### Source material
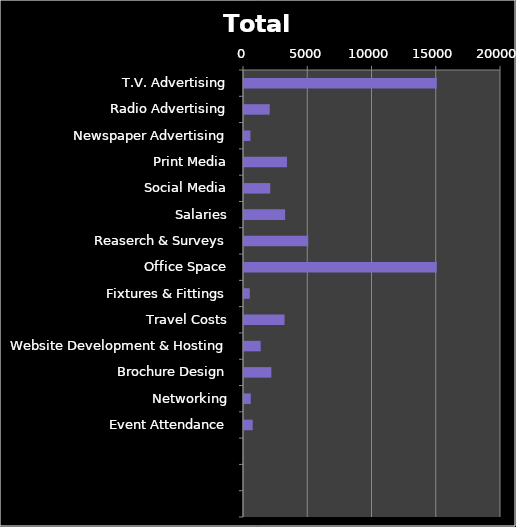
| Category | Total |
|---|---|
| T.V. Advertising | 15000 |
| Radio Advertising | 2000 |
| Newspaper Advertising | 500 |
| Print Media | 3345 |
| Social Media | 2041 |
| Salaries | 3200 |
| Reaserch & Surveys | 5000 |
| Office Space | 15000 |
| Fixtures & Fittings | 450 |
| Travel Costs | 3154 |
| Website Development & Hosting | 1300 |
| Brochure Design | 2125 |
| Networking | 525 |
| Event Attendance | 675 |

* * *

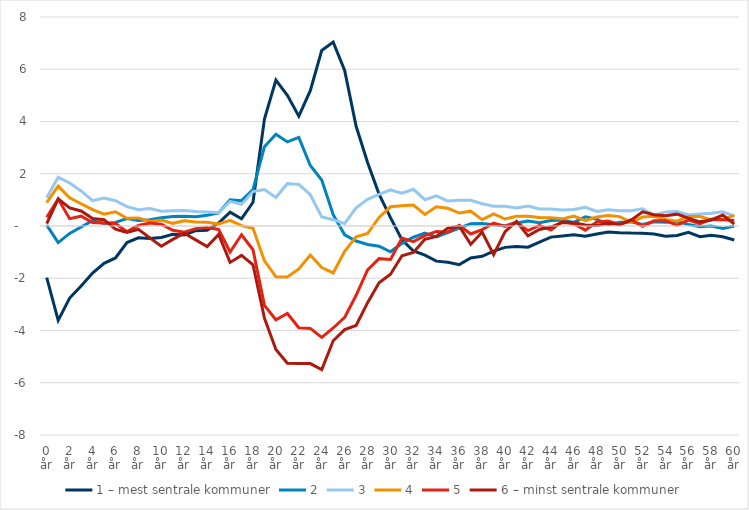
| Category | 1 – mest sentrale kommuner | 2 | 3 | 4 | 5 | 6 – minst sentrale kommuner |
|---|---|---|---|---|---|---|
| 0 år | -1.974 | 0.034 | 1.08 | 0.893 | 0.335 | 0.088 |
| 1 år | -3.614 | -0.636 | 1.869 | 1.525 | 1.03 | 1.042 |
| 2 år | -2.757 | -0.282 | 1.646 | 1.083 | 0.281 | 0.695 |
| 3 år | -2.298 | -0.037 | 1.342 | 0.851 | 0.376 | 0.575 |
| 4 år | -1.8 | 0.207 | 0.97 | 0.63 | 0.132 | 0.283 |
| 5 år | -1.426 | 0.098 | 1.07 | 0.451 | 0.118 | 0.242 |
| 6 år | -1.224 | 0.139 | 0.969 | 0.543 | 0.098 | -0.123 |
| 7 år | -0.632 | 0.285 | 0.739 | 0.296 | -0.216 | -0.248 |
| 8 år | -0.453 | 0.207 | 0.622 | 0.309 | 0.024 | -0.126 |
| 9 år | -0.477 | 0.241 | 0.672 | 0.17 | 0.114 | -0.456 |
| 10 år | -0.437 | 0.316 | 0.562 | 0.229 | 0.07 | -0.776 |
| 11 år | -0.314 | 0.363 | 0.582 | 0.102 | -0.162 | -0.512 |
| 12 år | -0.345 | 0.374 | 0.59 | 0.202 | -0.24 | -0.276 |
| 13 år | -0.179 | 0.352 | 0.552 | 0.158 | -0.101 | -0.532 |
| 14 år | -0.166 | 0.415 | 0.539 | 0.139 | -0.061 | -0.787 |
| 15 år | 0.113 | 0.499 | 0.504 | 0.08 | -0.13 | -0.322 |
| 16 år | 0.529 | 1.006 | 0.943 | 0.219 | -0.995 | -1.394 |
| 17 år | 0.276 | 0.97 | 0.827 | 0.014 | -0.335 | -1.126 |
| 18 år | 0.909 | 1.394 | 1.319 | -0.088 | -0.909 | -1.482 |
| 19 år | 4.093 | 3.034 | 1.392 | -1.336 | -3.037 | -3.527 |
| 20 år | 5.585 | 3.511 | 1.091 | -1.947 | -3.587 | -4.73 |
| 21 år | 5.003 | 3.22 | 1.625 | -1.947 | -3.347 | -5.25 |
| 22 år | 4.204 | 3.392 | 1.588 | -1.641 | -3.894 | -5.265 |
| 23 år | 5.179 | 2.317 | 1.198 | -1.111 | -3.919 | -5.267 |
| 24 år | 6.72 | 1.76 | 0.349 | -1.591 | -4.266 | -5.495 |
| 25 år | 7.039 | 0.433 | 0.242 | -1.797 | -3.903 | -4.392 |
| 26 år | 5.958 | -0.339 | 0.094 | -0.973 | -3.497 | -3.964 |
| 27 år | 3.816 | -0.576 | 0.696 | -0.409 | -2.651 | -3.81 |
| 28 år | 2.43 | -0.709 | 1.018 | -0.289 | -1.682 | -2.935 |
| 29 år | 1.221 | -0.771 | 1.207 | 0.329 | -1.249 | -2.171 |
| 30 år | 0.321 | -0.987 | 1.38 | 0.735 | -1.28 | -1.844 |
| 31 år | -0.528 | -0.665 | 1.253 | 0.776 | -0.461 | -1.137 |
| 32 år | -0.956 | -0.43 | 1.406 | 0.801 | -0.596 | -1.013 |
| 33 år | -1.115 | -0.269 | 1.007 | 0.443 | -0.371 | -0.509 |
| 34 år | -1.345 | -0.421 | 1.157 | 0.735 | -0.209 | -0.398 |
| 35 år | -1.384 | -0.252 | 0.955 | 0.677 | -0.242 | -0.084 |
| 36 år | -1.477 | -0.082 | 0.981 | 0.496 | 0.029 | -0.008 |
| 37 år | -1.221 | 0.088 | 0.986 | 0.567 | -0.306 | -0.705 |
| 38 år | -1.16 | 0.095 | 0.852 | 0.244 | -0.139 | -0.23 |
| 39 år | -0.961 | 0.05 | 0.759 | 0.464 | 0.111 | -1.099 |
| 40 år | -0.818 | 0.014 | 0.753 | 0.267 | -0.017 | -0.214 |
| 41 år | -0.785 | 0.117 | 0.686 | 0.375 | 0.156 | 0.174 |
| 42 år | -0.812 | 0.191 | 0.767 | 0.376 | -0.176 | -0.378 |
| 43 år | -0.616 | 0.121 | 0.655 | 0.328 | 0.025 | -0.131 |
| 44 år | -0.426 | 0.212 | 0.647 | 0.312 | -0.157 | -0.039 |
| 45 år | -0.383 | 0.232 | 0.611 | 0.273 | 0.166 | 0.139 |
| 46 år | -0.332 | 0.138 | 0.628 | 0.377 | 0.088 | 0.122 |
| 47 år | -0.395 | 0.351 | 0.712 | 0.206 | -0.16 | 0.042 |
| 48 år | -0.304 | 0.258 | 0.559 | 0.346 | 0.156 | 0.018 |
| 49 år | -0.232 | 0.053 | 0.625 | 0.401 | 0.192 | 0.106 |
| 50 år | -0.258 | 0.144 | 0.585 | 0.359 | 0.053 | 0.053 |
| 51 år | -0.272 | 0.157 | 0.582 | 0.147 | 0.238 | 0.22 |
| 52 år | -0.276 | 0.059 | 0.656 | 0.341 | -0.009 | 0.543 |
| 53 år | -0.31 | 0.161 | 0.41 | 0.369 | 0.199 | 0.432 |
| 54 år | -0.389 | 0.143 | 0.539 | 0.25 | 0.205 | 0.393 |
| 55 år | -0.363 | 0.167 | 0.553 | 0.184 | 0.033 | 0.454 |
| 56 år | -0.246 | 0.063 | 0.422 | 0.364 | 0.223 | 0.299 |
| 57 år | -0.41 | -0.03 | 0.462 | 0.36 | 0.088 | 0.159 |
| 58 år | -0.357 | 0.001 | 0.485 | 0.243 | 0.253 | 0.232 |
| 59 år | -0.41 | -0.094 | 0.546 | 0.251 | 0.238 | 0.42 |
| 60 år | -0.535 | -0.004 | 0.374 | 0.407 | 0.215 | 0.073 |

### Task description
Everything above from the line containing "Category | Total |" through the line containing "Attendance | 675 |" must be copied exactly. Nothing outside that range belongs in the answer.

### Your solution
| Category | Total |
|---|---|
| T.V. Advertising | 15000 |
| Radio Advertising | 2000 |
| Newspaper Advertising | 500 |
| Print Media | 3345 |
| Social Media | 2041 |
| Salaries | 3200 |
| Reaserch & Surveys | 5000 |
| Office Space | 15000 |
| Fixtures & Fittings | 450 |
| Travel Costs | 3154 |
| Website Development & Hosting | 1300 |
| Brochure Design | 2125 |
| Networking | 525 |
| Event Attendance | 675 |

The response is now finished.